The other dynamic at play is that during economic hardship, executives explore the value of all assets in their business to try and monetize under-utilized assets like litigation. But a business would only be able to do so if it had resources to spend, which are scarce during a financial crisis. Similarly, some plaintiff firms have approached litigation finance firms to monetize their existing portfolios (i.e. sell an interest in their contingent fees) or to provide funding for their portfolios (including their legal fees). Astute lawyers are also ensuring their clients are informed of the availability of litigation finance to ensure their client doesn’t walk away from a meritorious claim as a result of their own financial hardship.
Law firms that are under financial pressure are also now looking at their internal portfolios and engaging with litigation funders to determine how their portfolios can either be monetized or where funders could provide capital and share risk to assist law firms.
In each of these scenarios where there is either existing litigation or potential litigation, plaintiffs and law firms will be looking to litigation finance managers to fund their claims more than ever before, which should be a positive for the litigation finance industry, although perhaps with an increase in risk.
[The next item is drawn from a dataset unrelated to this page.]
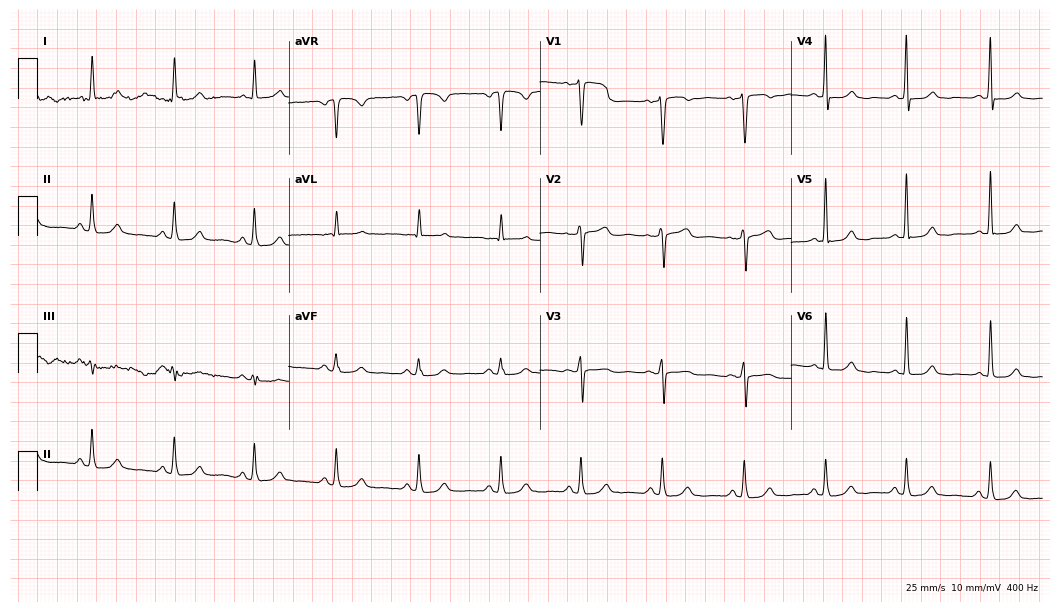
Standard 12-lead ECG recorded from a female patient, 64 years old (10.2-second recording at 400 Hz). Read as a normal ECG.
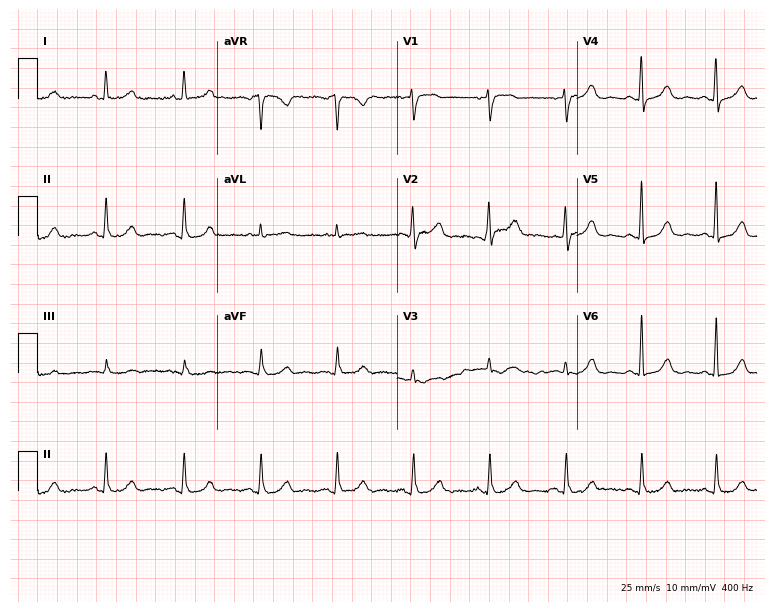
Resting 12-lead electrocardiogram. Patient: a 63-year-old woman. Read as a normal ECG.

In terms of how this all nets out for the funders’ portfolio’s return profile, each of the dynamics referenced above will have consequences. Quicker resolutions will likely result in lower settlements and less profit, but duration will also be shorter so while their multiple of capital may suffer, their internal rates of return may benefit.
A shuttered court system will result in longer duration, but since most litigation finance contracts have economic entitlements that scale with time, they may see improved multiple of capital (however IRRs could suffer if the case goes on too long and the settlement may ultimately represent a larger portion of a smaller ‘pie’).
A plaintiff that has been negatively impacted may also look to litigation finance to increase its financial support for the case, which may change the risk-reward characteristics of the case for the litigation finance firm. Further, there could also be legislative changes to counter the potential for insolvency claims that impact both existing and new cases and therefore litigation finance related thereto.
Overall, I expect there will be an increase in demand for litigation finance with this demand being significant and sustained. Hence, I expect to see litigation finance managers undertaking fundraising initiatives before the end of their current investment periods. Additionally, litigation finance managers should also take this opportunity to look through their own portfolio and reassess defendant collectability risk. Since this risk has changed significantly in the last 30 days, fund managers need to determine whether to reduce or eliminate their support for existing cases and the extent to which they can do so without breaching funding contracts. Investors in litigation finance should be asking their fund managers about the process they have undertaken to assess defendant risk in the context of the current crisis and whether they expect the fund performance to be impacted as a result.